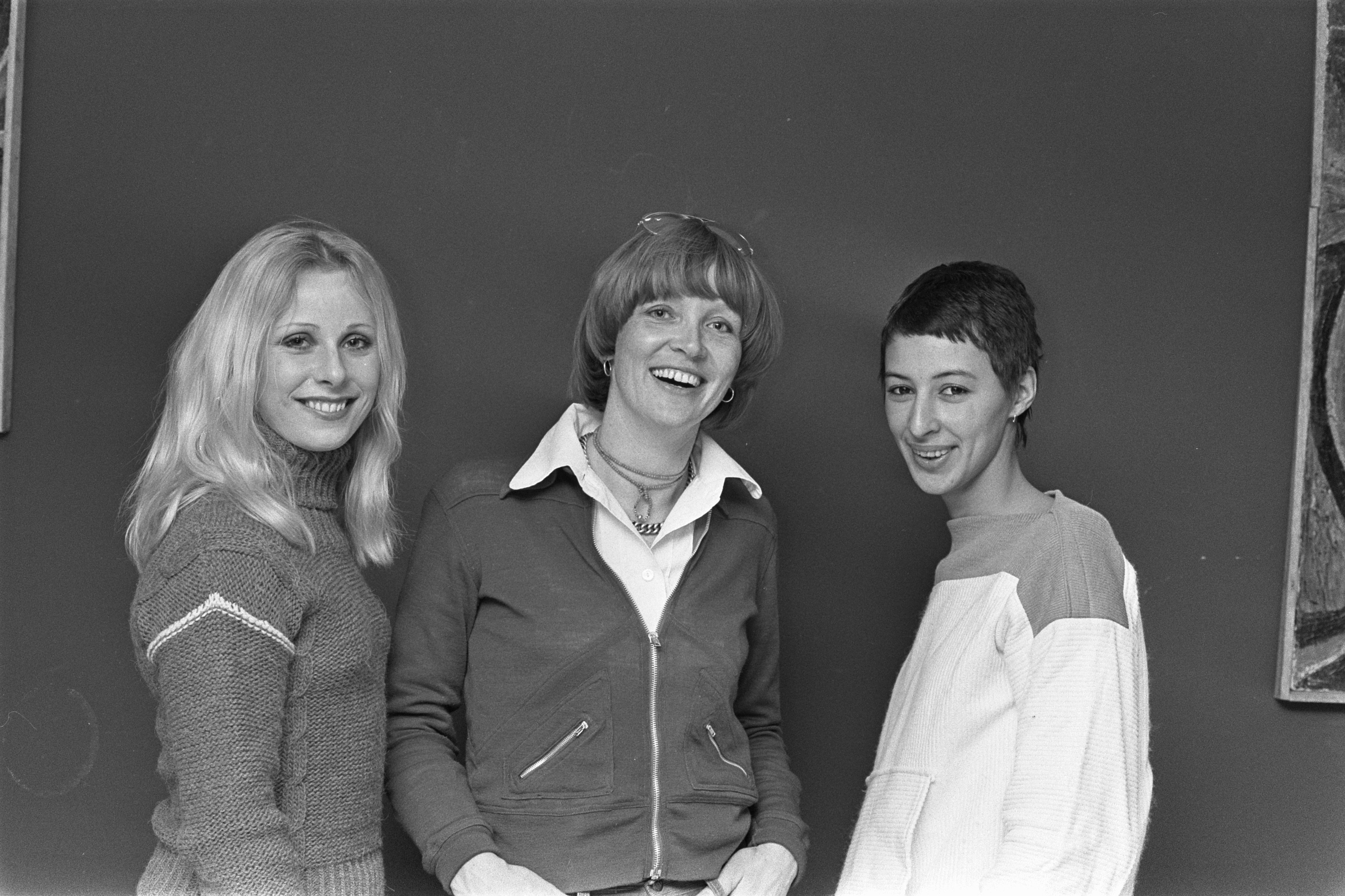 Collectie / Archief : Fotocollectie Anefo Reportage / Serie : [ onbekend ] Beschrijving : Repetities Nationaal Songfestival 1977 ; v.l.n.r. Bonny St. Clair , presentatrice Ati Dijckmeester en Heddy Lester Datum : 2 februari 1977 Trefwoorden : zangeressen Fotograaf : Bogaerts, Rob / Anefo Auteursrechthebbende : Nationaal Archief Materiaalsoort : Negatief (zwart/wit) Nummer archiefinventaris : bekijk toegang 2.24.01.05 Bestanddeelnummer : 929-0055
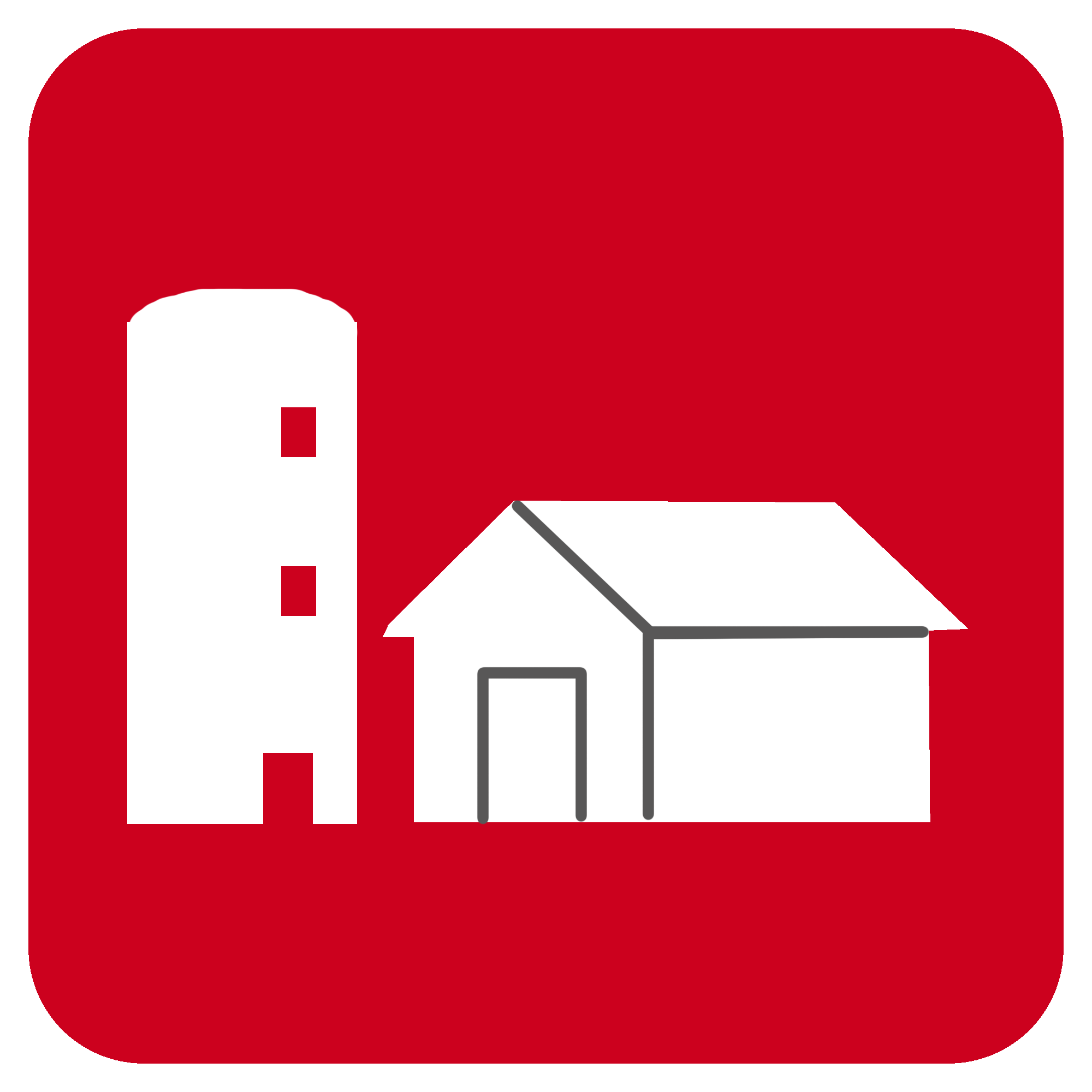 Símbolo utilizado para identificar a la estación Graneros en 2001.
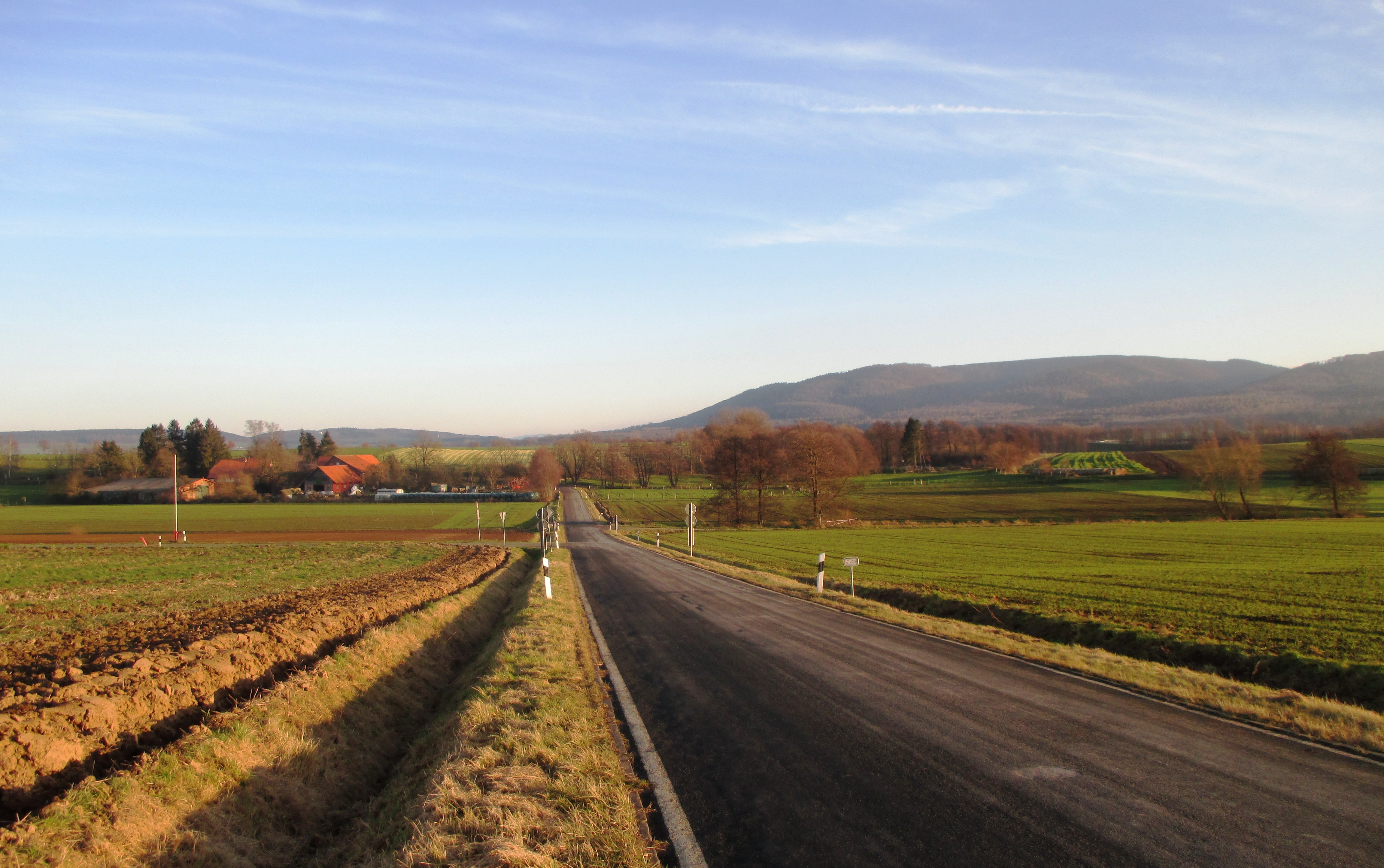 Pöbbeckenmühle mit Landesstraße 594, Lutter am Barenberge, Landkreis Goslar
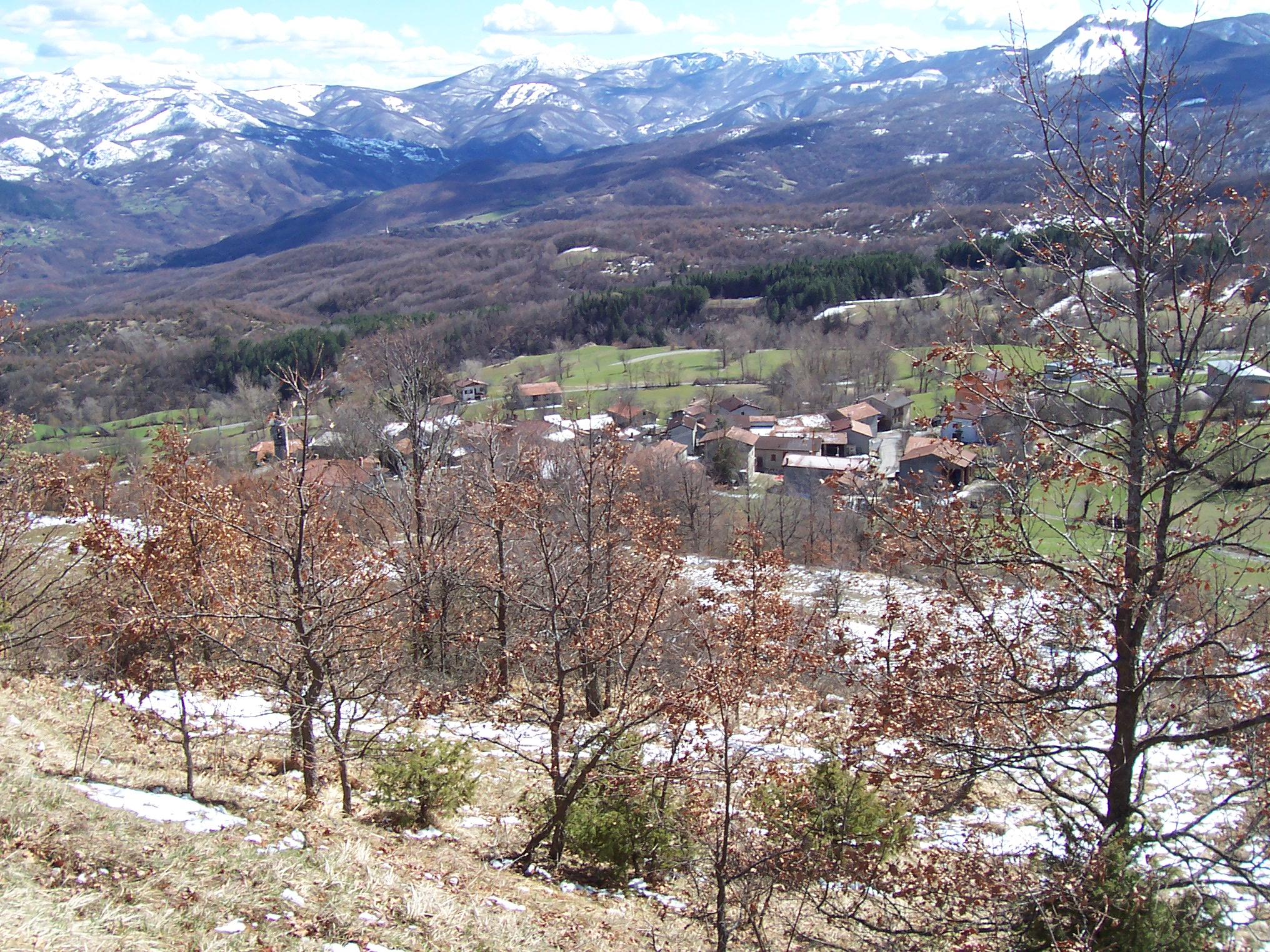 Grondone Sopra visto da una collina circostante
_ _ _ _ _ _ _
_DESCRIPTION OF THE TASK_:
Write out the whole listing above exactly; do not include the pictures.

_ANSWER TO THE PROBLEM_:
 Collectie / Archief : Fotocollectie Anefo Reportage / Serie : [ onbekend ] Beschrijving : Repetities Nationaal Songfestival 1977 ; v.l.n.r. Bonny St. Clair , presentatrice Ati Dijckmeester en Heddy Lester Datum : 2 februari 1977 Trefwoorden : zangeressen Fotograaf : Bogaerts, Rob / Anefo Auteursrechthebbende : Nationaal Archief Materiaalsoort : Negatief (zwart/wit) Nummer archiefinventaris : bekijk toegang 2.24.01.05 Bestanddeelnummer : 929-0055
 Símbolo utilizado para identificar a la estación Graneros en 2001.
 Pöbbeckenmühle mit Landesstraße 594, Lutter am Barenberge, Landkreis Goslar
 Grondone Sopra visto da una collina circostante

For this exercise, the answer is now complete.